Your task >> Word for word, restate the lines from the one holding "organism: Zebrafish" through the last line of the material below, and leave every picture out.

Data supplied >>

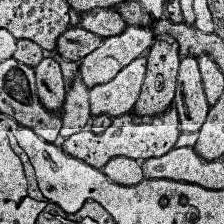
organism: Human
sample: Temporal Lobe
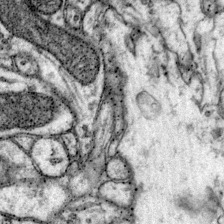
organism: Mouse
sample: Primary visual cortex
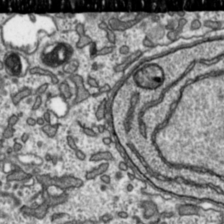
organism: Toxoplasma gondii
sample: Parasites in a vacuole inside a host cell
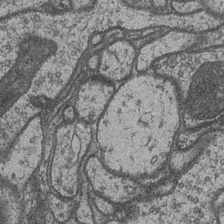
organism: Drosophila
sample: Optic medulla
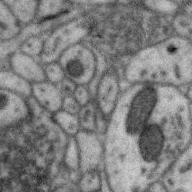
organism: Zebra finch
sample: Brain
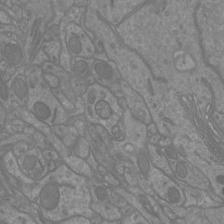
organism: Mouse
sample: Cortical neurons
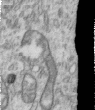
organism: Human
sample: Centriole in RPE cells
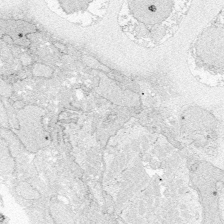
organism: Zebrafish
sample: Whole-Brain
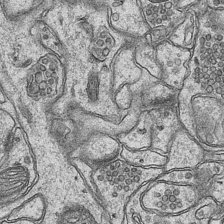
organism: Mouse
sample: CA1 Hippocampus
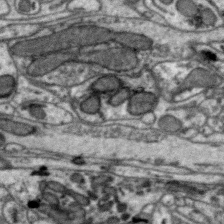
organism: Zebra finch
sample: Brain
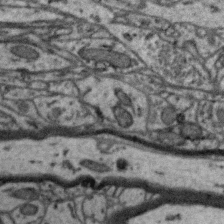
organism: Zebra finch
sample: Brain
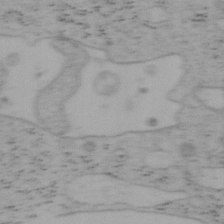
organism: Mouse
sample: OT-I killer T cells with ID8 ovarian cancer cells
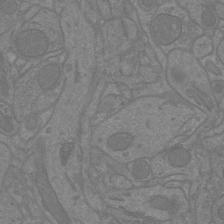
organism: Mouse
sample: Cortical neurons
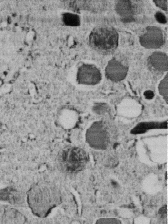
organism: C. elegans
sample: C. elegans embryo early stage
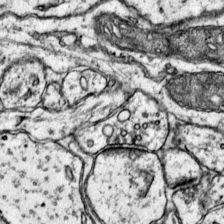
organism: Mouse
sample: Primary visual cortex
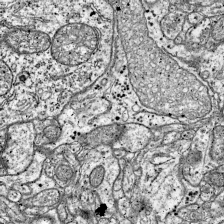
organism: Mouse
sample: Visual Cortex
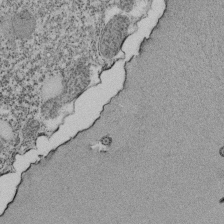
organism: Tetrahymena
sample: Cilia in tetrahymena
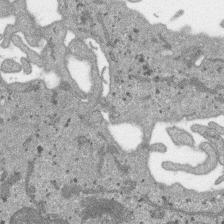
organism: Human
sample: Lung epithelial cells infected with SARS-CoV-2
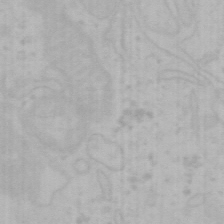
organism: Mouse
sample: Choroid plexus
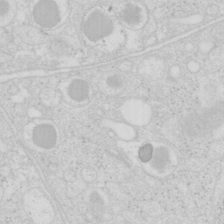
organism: Mouse
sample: Pancreas
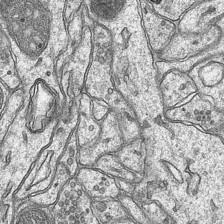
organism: Mouse
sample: CA1 Hippocampus
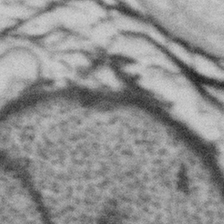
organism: Gemmata obscuriglobus
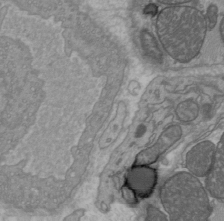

Answer box >>
organism: Zebrafish
sample: Whole-Brain
organism: Mouse
sample: CA1 Hippocampus
organism: Zebra finch
sample: Brain
organism: Zebra finch
sample: Brain
organism: Mouse
sample: OT-I killer T cells with ID8 ovarian cancer cells
organism: Mouse
sample: Cortical neurons
organism: C. elegans
sample: C. elegans embryo early stage
organism: Mouse
sample: Primary visual cortex
organism: Mouse
sample: Visual Cortex
organism: Tetrahymena
sample: Cilia in tetrahymena
organism: Human
sample: Lung epithelial cells infected with SARS-CoV-2
organism: Mouse
sample: Choroid plexus
organism: Mouse
sample: Pancreas
organism: Mouse
sample: CA1 Hippocampus
organism: Gemmata obscuriglobus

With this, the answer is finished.